I had recourse to champagne very often, because I was often sad and dreadfully bored. I lived in the most bourgeois, in the most mercenary surroundings in which every sou was reckoned and accounted for. Blanche disliked me for the first fortnight: I noticed that; it is true, she dressed me like a dandy, and tied my cravat for me every day, but in her soul she genuinely despised me. I did not pay the slightest attention to that. Bored and dispirited, I used to go usually to the Château de Fleurs, where regularly every evening I got drunk and practised the cancan (which they dance so disgustingly there), and acquired in the end a kind of celebrity.
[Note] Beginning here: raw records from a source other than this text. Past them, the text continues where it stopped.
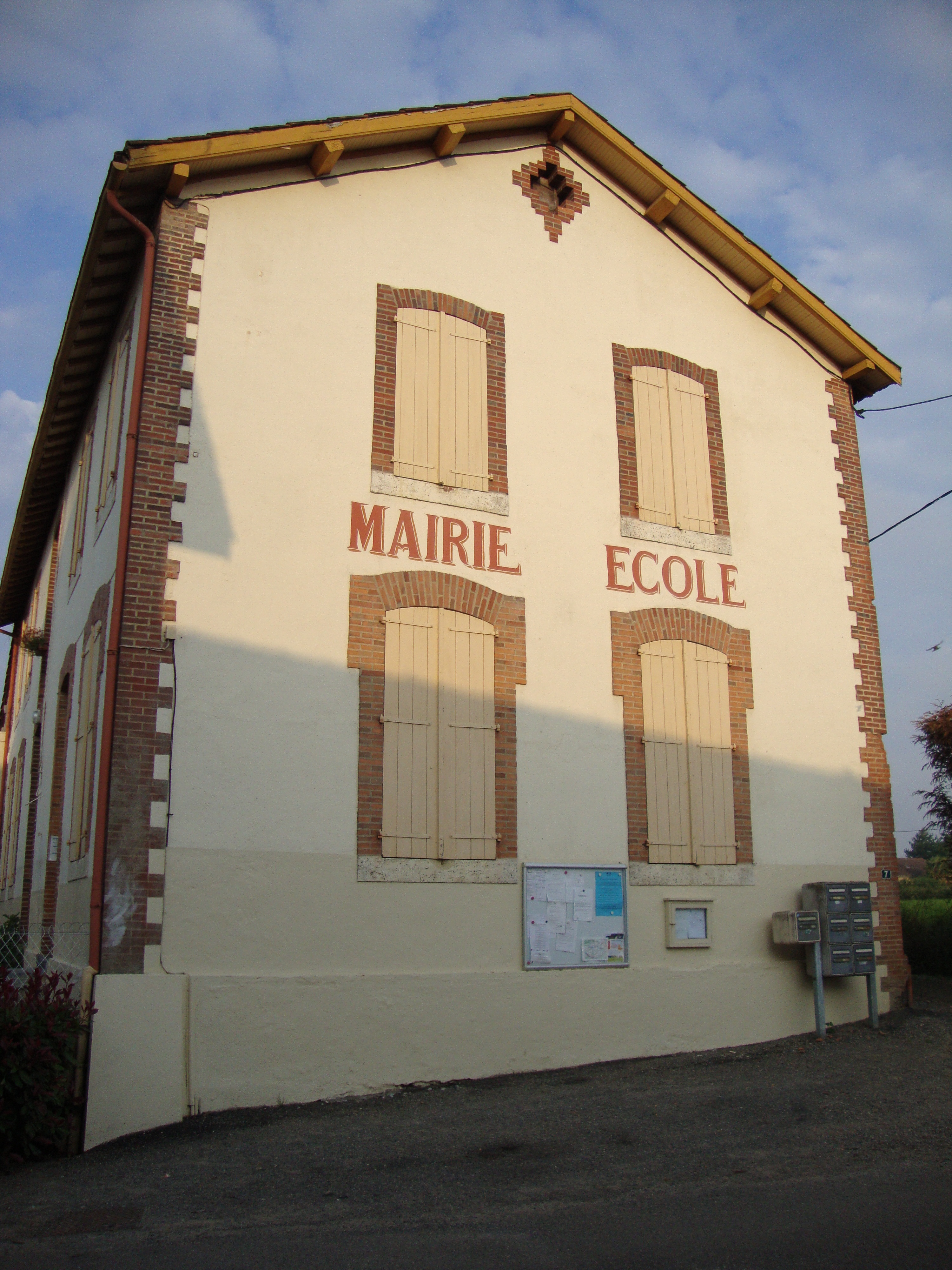 Lahitte-Toupière (Hautes-Pyr, Fr) mairie-école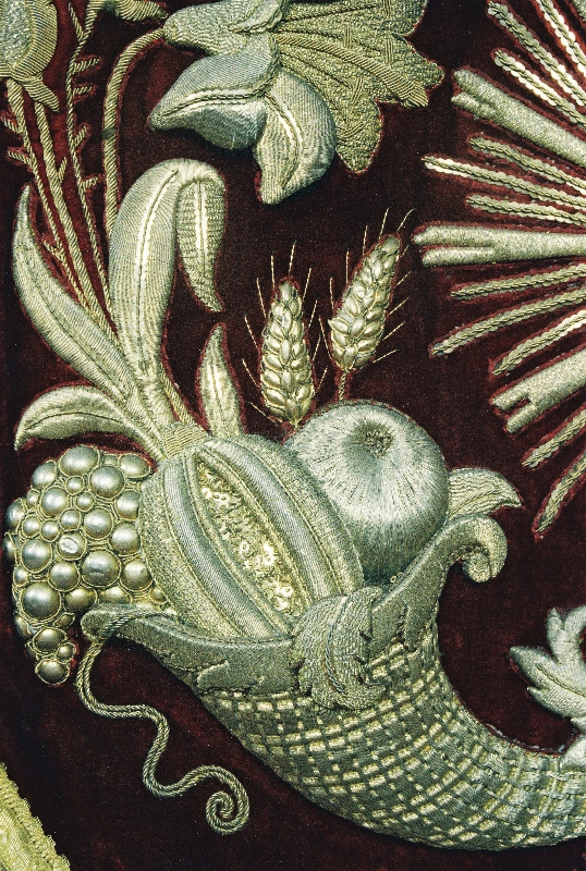 Detail koorkap F. Stoltzenberg circa 1845-1850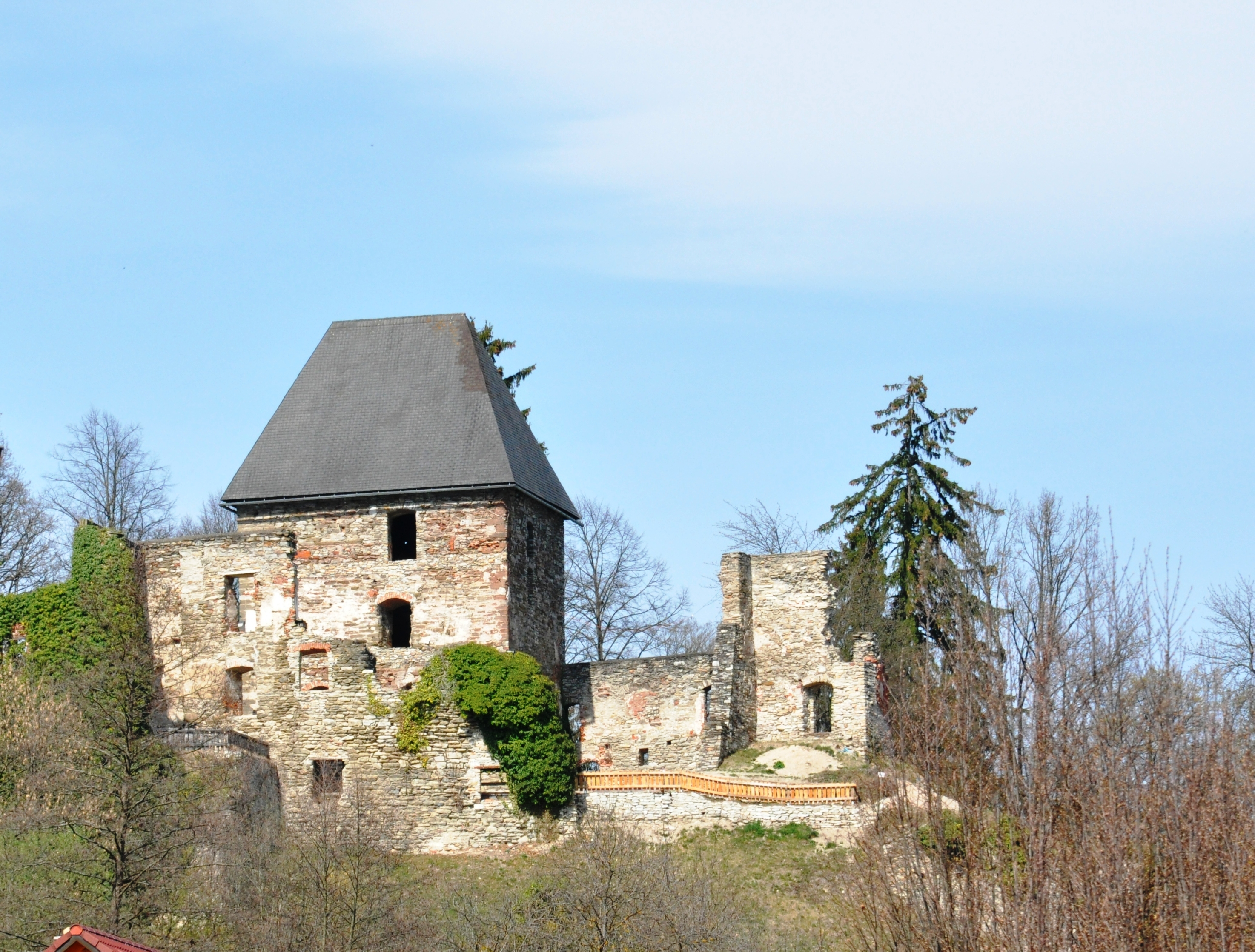 Burgruine Ligist (Altes Schloss, Veste Lubgast)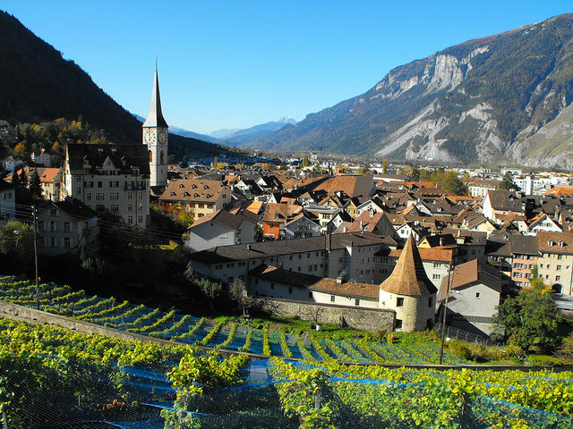 Chur, Switzerland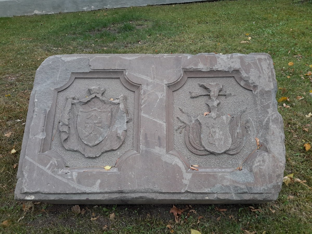 Сянно. Пліта з гербамі шляхты каля музея. Перавезена з вёскі Вялікі Азярэцк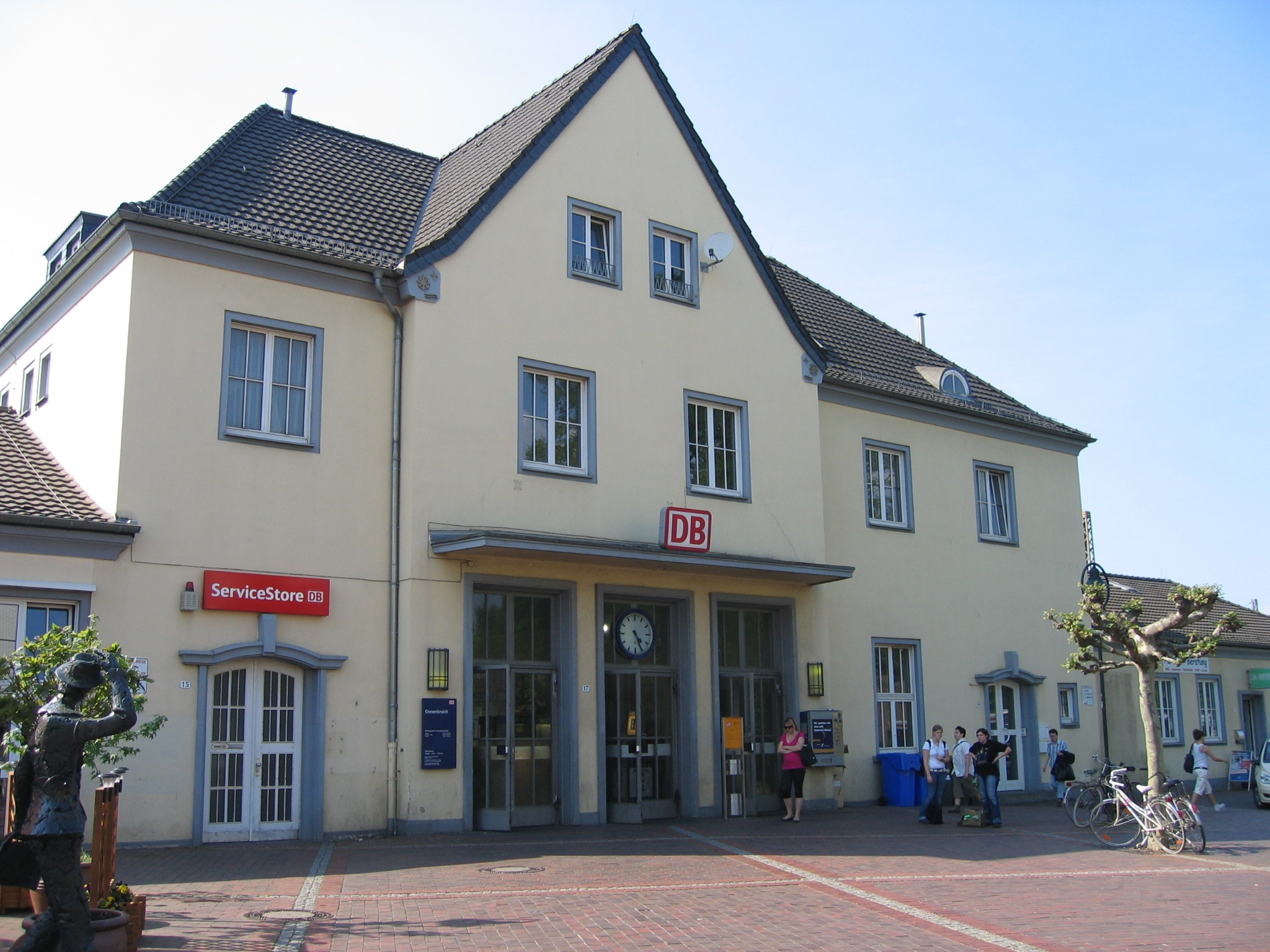 Bahnhof in Grevenbroich (Zugang Bahnhofsvorplatz), links am Rand ist noch eine Skulptur zu sehen, die im Volksmund als "Der letzte Beamte verlässt Grevenbroich" betitelt wird.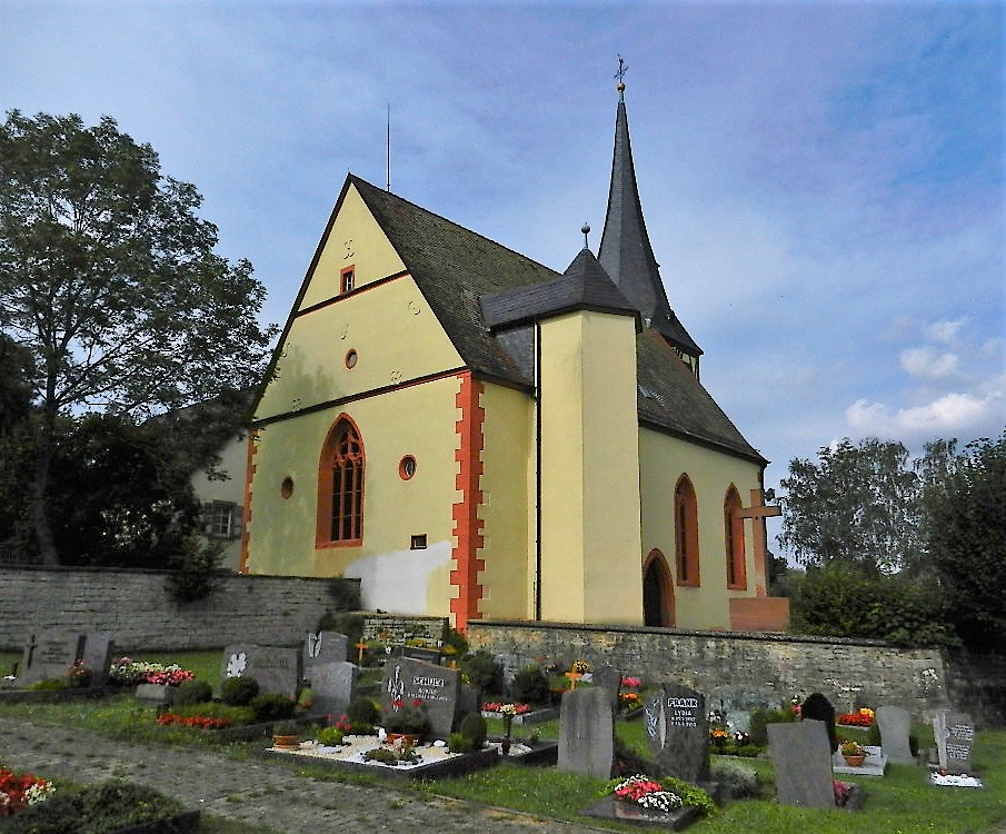 Die evangelische Laurentius-Kirche in Sindolsheim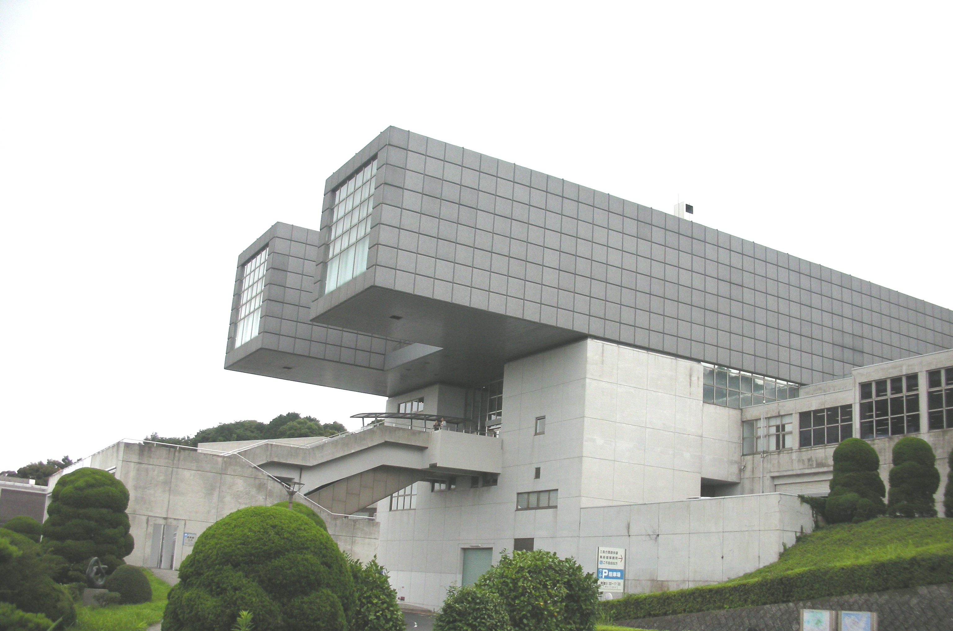 北九州市立美術館本館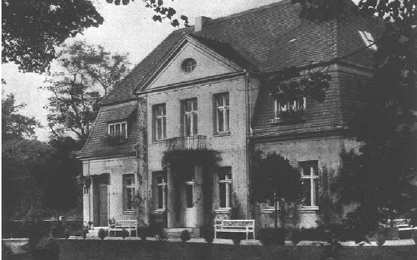 Das Wohnhaus Fritz Bleichröder in Berlin-Pankow, Ansicht vom Garten (Wände in gelbem Spritzputz, Muschelkalkstein-Säulen, rotes Biberschwanzdoppeldach)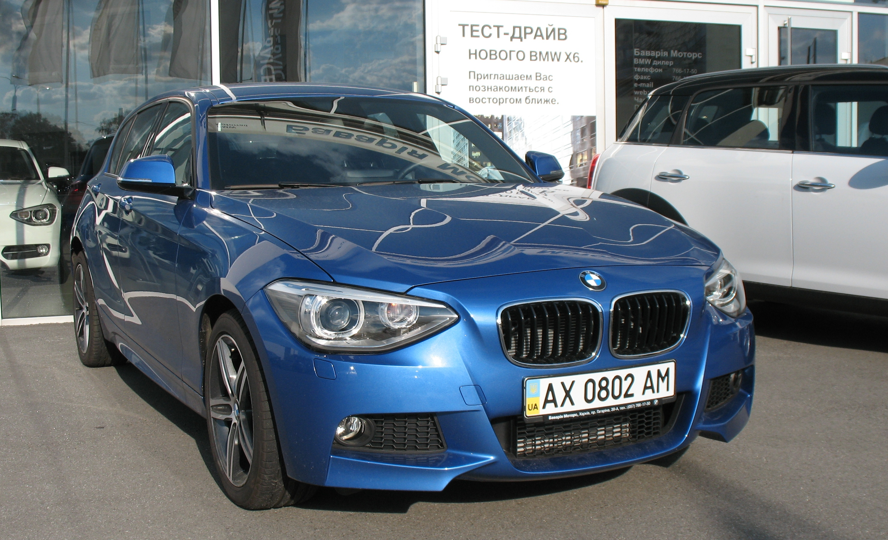 BMW BMW 1 (F20) in Kharkov City.

At last Blanche gauged my true character. She had for some reason conceived the idea that I should spend all the time we were together walking after her with a pencil and paper in my hand, and should always be reckoning how much she had spent, how much she had stolen, how much she would spend and how much more she would steal. And she was, of course, convinced that we should have a regular battle over every ten-franc piece. She had an answer in readiness for every attack that she anticipated from me; but when she found I did not attack her, she could not at first refrain from defending herself, unprovoked. Sometimes she would begin with great heat, but seeing that remained silent as a rule, lying on a sofa gazing at the ceiling—at last, she was surprised. At first she thought I was simply stupid, "un outchitel", and merely cut short her explanations, probably thinking to herself: "Why, he's a fool. There's no need to lay it on for him, since he doesn't understand." She would go away but come back again ten minutes later (this happened at a time when she was spending most ferociously, spending on a scale quite out of proportion to our means: she had, for instance, got rid of the horses first bought and bought another pair for sixteen thousand francs).

"Well, so you are not cross, bibi?" she said, coming up to me.